Since its broadcast 45 years ago, the BBC documentary series Ways of Seeing has had a wide impact on both popular and academic views on the history of art and the production of images. It presented a radical socio-economic understanding of western art history which was closer to the image itself than previous Marxist critics – helping spread the thinking of Walter Benjamin in the English-speaking world. The analysis offered by presenter John Berger and his collaborators in the documentary is founded on technologies (oil paints, photography) and the ways in which they both reflect and create visual-ideological paradigms, or Ways of Seeing; we seek to explore, half a century later, how these concepts can be understood in the light of state-of-the-art technical developments in machine vision and algorithmic learning.

Can Berger's assertion that “every image embodies a way of seeing”, be brought into fruitful dialogue with the concerns of researchers exploring contemporary technologies of vision, in a world where the theorisation of vision as a series of information-processing tasks profoundly affects the creation, reception and circulation of all kinds of images? Does this require a perspective going beyond robots which “see” in order to work in a factory, through self-driving cars, recognition and response to embodied human experience, to understanding the cultural meaning of images that have been selected algorithmically, and the question of how the reciprocal nature of vision is affected by the intercession of new kinds of filters between viewer and viewed?

Format:

The conference themes will be explored through a combination of presentations, round-table discussions and demonstrations of practical experiments in machine seeing conceived in the spirit of radical pedagogy which informed the work of Berger and his collaborators, who embraced the medium of television as a means to inspire a critical appreciation of art among a wider audience than traditional gallery-goers. Please click on the Programme tab for further information.

Venues:

  • Monday 26 June – Ruskin Gallery,  Cambridge School of Art, Anglia Ruskin University, Cambridge
  • Tuesday 27 June – Room SG1, Alison Richard Building, University of Cambridge, Sidgwick site, West Road, Cambridge
  • Wednesday 28 June – Cambridge Computer Laboratory, William Gates Building, JJ Thompson Avenue, Cambridge 

Organising committee:

Dr Anne Alexander (Cambridge Digital Humanities Network / Cambridge Big Data); Professor Alan Blackwell (Cambridge Computer Lab); Dr Geoff Cox (Aarhus University/Plymouth University); Luke Church (Cambridge Computer Lab); Leo Impett (École polytechnique fédérale de Lausanne); Dr Shreepali Patel (Director, CoDE -Cultures of the Digital Economy Research Institute)

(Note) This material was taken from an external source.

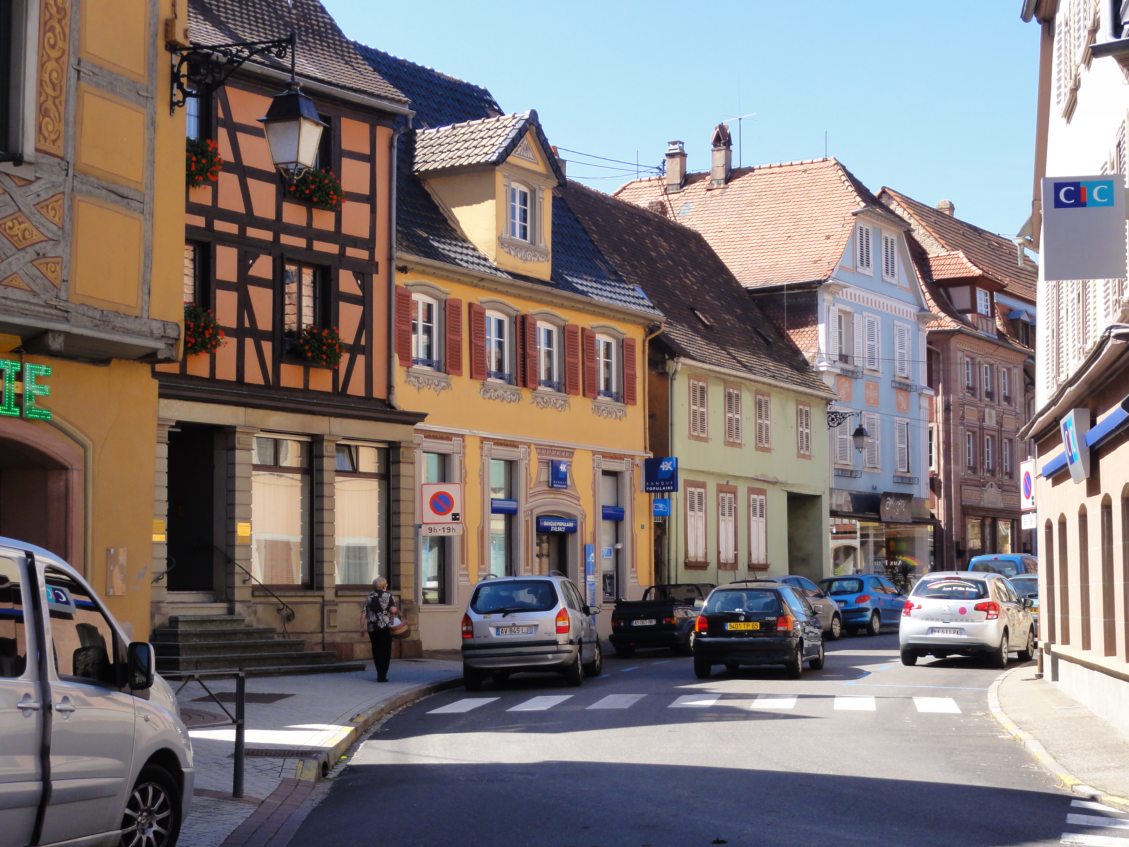 Alsace, Bas-Rhin, Pfaffenhoffen, Rue du Docteur Schweitzer.

Opportunities for graduate students and early career researchers:

Graduate students from Anglia Ruskin University and the University of Cambridge are invited to apply to join the conference organizing team during the event. If you are interested in assisting at the event, including documenting sessions on social media and a post-conference report please contact Dr Shreepali Patel (ARU students) or Dr Anne Alexander (Cambridge students).

The organisers wish to thank the Isaac Newton Trust and the Cultures of the Digital Economy Research Institute for financial support for this event.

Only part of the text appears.